## Task instructions:
Would you please copy exactly the line with "19.0 | 4.8 | 18 |" and all lines that follow it in the data below, through the last one?

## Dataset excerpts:

• • •

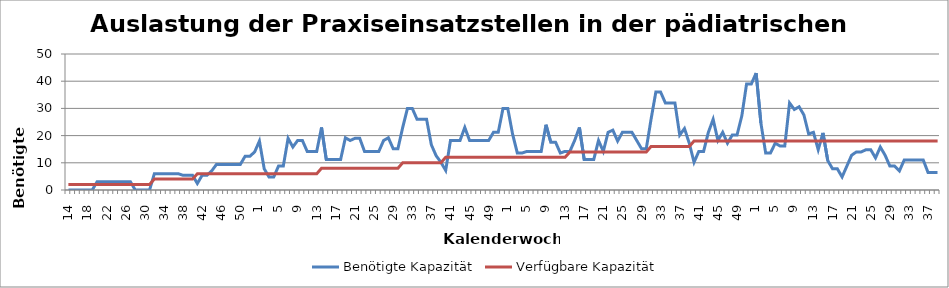
| Category | Benötigte Kapazität | Verfügbare Kapazität |
|---|---|---|
| 14.0 | 0 | 2 |
| 15.0 | 0 | 2 |
| 16.0 | 0 | 2 |
| 17.0 | 0 | 2 |
| 18.0 | 0 | 2 |
| 19.0 | 0 | 2 |
| 20.0 | 3 | 2 |
| 21.0 | 3 | 2 |
| 22.0 | 3 | 2 |
| 23.0 | 3 | 2 |
| 24.0 | 3 | 2 |
| 25.0 | 3 | 2 |
| 26.0 | 3 | 2 |
| 27.0 | 3 | 2 |
| 28.0 | 0 | 2 |
| 29.0 | 0 | 2 |
| 30.0 | 0 | 2 |
| 31.0 | 0 | 2 |
| 32.0 | 6 | 4 |
| 33.0 | 6 | 4 |
| 34.0 | 6 | 4 |
| 35.0 | 6 | 4 |
| 36.0 | 6 | 4 |
| 37.0 | 6 | 4 |
| 38.0 | 5.4 | 4 |
| 39.0 | 5.4 | 4 |
| 40.0 | 5.4 | 4 |
| 41.0 | 2.4 | 6 |
| 42.0 | 5.4 | 6 |
| 43.0 | 5.4 | 6 |
| 44.0 | 7 | 6 |
| 45.0 | 9.4 | 6 |
| 46.0 | 9.4 | 6 |
| 47.0 | 9.4 | 6 |
| 48.0 | 9.4 | 6 |
| 49.0 | 9.4 | 6 |
| 50.0 | 9.4 | 6 |
| 51.0 | 12.4 | 6 |
| 52.0 | 12.4 | 6 |
| 53.0 | 14 | 6 |
| 1.0 | 18 | 6 |
| 2.0 | 7.8 | 6 |
| 3.0 | 4.8 | 6 |
| 4.0 | 4.8 | 6 |
| 5.0 | 8.8 | 6 |
| 6.0 | 8.8 | 6 |
| 7.0 | 19 | 6 |
| 8.0 | 15.8 | 6 |
| 9.0 | 18.2 | 6 |
| 10.0 | 18.2 | 6 |
| 11.0 | 14.2 | 6 |
| 12.0 | 14.2 | 6 |
| 13.0 | 14.2 | 6 |
| 14.0 | 23 | 8 |
| 15.0 | 11.2 | 8 |
| 16.0 | 11.2 | 8 |
| 17.0 | 11.2 | 8 |
| 18.0 | 11.2 | 8 |
| 19.0 | 19.2 | 8 |
| 20.0 | 18.2 | 8 |
| 21.0 | 19 | 8 |
| 22.0 | 19 | 8 |
| 23.0 | 14.2 | 8 |
| 24.0 | 14.2 | 8 |
| 25.0 | 14.2 | 8 |
| 26.0 | 14.2 | 8 |
| 27.0 | 18.2 | 8 |
| 28.0 | 19.2 | 8 |
| 29.0 | 15.2 | 8 |
| 30.0 | 15.2 | 8 |
| 31.0 | 23 | 10 |
| 32.0 | 30 | 10 |
| 33.0 | 30 | 10 |
| 34.0 | 26 | 10 |
| 35.0 | 26 | 10 |
| 36.0 | 26 | 10 |
| 37.0 | 16.6 | 10 |
| 38.0 | 12.6 | 10 |
| 39.0 | 10.2 | 10 |
| 40.0 | 7.2 | 12 |
| 41.0 | 18.2 | 12 |
| 42.0 | 18.2 | 12 |
| 43.0 | 18.2 | 12 |
| 44.0 | 23 | 12 |
| 45.0 | 18.2 | 12 |
| 46.0 | 18.2 | 12 |
| 47.0 | 18.2 | 12 |
| 48.0 | 18.2 | 12 |
| 49.0 | 18.2 | 12 |
| 50.0 | 21.2 | 12 |
| 51.0 | 21.2 | 12 |
| 52.0 | 30 | 12 |
| 1.0 | 30 | 12 |
| 2.0 | 20.6 | 12 |
| 3.0 | 13.6 | 12 |
| 4.0 | 13.6 | 12 |
| 5.0 | 14.2 | 12 |
| 6.0 | 14.2 | 12 |
| 7.0 | 14.2 | 12 |
| 8.0 | 14.2 | 12 |
| 9.0 | 24 | 12 |
| 10.0 | 17.6 | 12 |
| 11.0 | 17.6 | 12 |
| 12.0 | 13.6 | 12 |
| 13.0 | 14.2 | 12 |
| 14.0 | 14.2 | 14 |
| 15.0 | 18.2 | 14 |
| 16.0 | 23 | 14 |
| 17.0 | 11.2 | 14 |
| 18.0 | 11.2 | 14 |
| 19.0 | 11.2 | 14 |
| 20.0 | 18.2 | 14 |
| 21.0 | 14.2 | 14 |
| 22.0 | 21.2 | 14 |
| 23.0 | 22 | 14 |
| 24.0 | 18 | 14 |
| 25.0 | 21.2 | 14 |
| 26.0 | 21.2 | 14 |
| 27.0 | 21.2 | 14 |
| 28.0 | 18.2 | 14 |
| 29.0 | 15.2 | 14 |
| 30.0 | 15.2 | 14 |
| 31.0 | 26 | 16 |
| 32.0 | 36 | 16 |
| 33.0 | 36 | 16 |
| 34.0 | 32 | 16 |
| 35.0 | 32 | 16 |
| 36.0 | 32 | 16 |
| 37.0 | 20.2 | 16 |
| 38.0 | 22.6 | 16 |
| 39.0 | 17.2 | 16 |
| 40.0 | 10.2 | 18 |
| 41.0 | 14.2 | 18 |
| 42.0 | 14.2 | 18 |
| 43.0 | 21.2 | 18 |
| 44.0 | 26 | 18 |
| 45.0 | 18.2 | 18 |
| 46.0 | 21.2 | 18 |
| 47.0 | 17.2 | 18 |
| 48.0 | 20.2 | 18 |
| 49.0 | 20.2 | 18 |
| 50.0 | 27.2 | 18 |
| 51.0 | 39 | 18 |
| 52.0 | 39 | 18 |
| 1.0 | 43 | 18 |
| 2.0 | 24.6 | 18 |
| 3.0 | 13.6 | 18 |
| 4.0 | 13.6 | 18 |
| 5.0 | 17.2 | 18 |
| 6.0 | 16.2 | 18 |
| 7.0 | 16.2 | 18 |
| 8.0 | 32 | 18 |
| 9.0 | 29.6 | 18 |
| 10.0 | 30.6 | 18 |
| 11.0 | 27.6 | 18 |
| 12.0 | 20.6 | 18 |
| 13.0 | 21.2 | 18 |
| 14.0 | 14.8 | 18 |
| 15.0 | 21 | 18 |
| 16.0 | 10.8 | 18 |
| 17.0 | 7.8 | 18 |
| 18.0 | 7.8 | 18 |
| 19.0 | 4.8 | 18 |
| 20.0 | 8.8 | 18 |
| 21.0 | 12.8 | 18 |
| 22.0 | 14 | 18 |
| 23.0 | 14 | 18 |
| 24.0 | 14.8 | 18 |
| 25.0 | 14.8 | 18 |
| 26.0 | 11.8 | 18 |
| 27.0 | 15.8 | 18 |
| 28.0 | 12.8 | 18 |
| 29.0 | 8.8 | 18 |
| 30.0 | 8.8 | 18 |
| 31.0 | 7 | 18 |
| 32.0 | 11 | 18 |
| 33.0 | 11 | 18 |
| 34.0 | 11 | 18 |
| 35.0 | 11 | 18 |
| 36.0 | 11 | 18 |
| 37.0 | 6.4 | 18 |
| 38.0 | 6.4 | 18 |
| 39.0 | 6.4 | 18 |

• • •

## Solution to this problem:
| 19.0 | 4.8 | 18 |
| 20.0 | 8.8 | 18 |
| 21.0 | 12.8 | 18 |
| 22.0 | 14 | 18 |
| 23.0 | 14 | 18 |
| 24.0 | 14.8 | 18 |
| 25.0 | 14.8 | 18 |
| 26.0 | 11.8 | 18 |
| 27.0 | 15.8 | 18 |
| 28.0 | 12.8 | 18 |
| 29.0 | 8.8 | 18 |
| 30.0 | 8.8 | 18 |
| 31.0 | 7 | 18 |
| 32.0 | 11 | 18 |
| 33.0 | 11 | 18 |
| 34.0 | 11 | 18 |
| 35.0 | 11 | 18 |
| 36.0 | 11 | 18 |
| 37.0 | 6.4 | 18 |
| 38.0 | 6.4 | 18 |
| 39.0 | 6.4 | 18 |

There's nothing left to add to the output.